## EXERCISE PROMPT
Return, with both end lines included, exactly what the data below holds from the line with "sample: synaptic ribbons" through the line with "sample: Mitochondria in HCT116 cells", though not the pictures.

____ TASK INPUTS

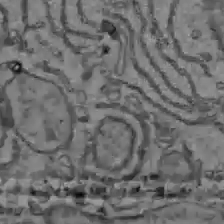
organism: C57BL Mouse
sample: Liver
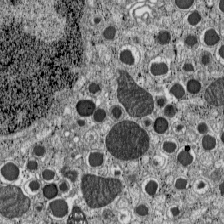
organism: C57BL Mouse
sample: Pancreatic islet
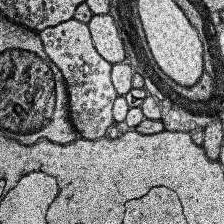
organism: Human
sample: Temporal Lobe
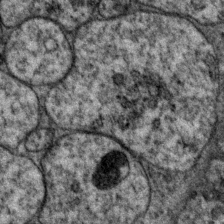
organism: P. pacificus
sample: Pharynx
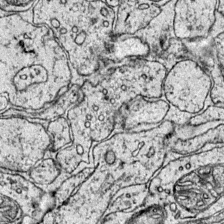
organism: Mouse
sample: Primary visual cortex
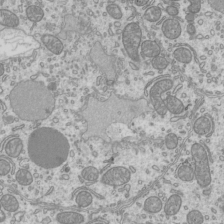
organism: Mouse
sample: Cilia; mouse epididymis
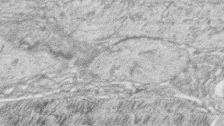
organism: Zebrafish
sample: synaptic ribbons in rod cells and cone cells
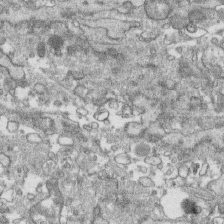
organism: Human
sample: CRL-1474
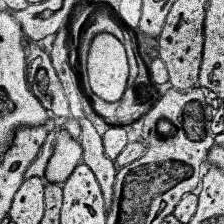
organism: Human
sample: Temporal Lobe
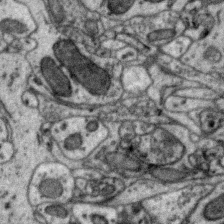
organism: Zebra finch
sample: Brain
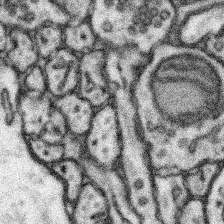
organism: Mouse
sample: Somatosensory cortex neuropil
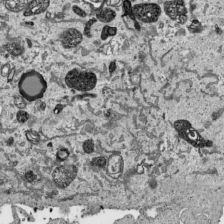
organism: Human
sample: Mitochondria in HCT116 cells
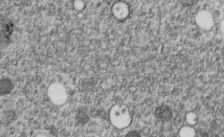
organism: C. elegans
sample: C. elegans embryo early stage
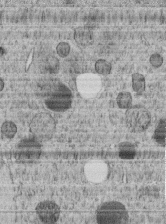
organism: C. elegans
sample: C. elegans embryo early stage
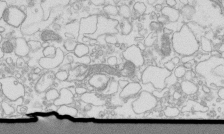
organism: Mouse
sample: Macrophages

________
____ TASK INPUTS

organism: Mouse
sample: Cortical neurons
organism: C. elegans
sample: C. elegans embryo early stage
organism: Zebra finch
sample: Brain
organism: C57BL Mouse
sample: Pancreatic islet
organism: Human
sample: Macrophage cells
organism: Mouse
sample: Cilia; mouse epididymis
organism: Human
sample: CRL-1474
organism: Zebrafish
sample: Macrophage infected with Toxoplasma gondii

________

## RESULT FOR THIS TASK
sample: synaptic ribbons in rod cells and cone cells
organism: Human
sample: CRL-1474
organism: Human
sample: Temporal Lobe
organism: Zebra finch
sample: Brain
organism: Mouse
sample: Somatosensory cortex neuropil
organism: Human
sample: Mitochondria in HCT116 cells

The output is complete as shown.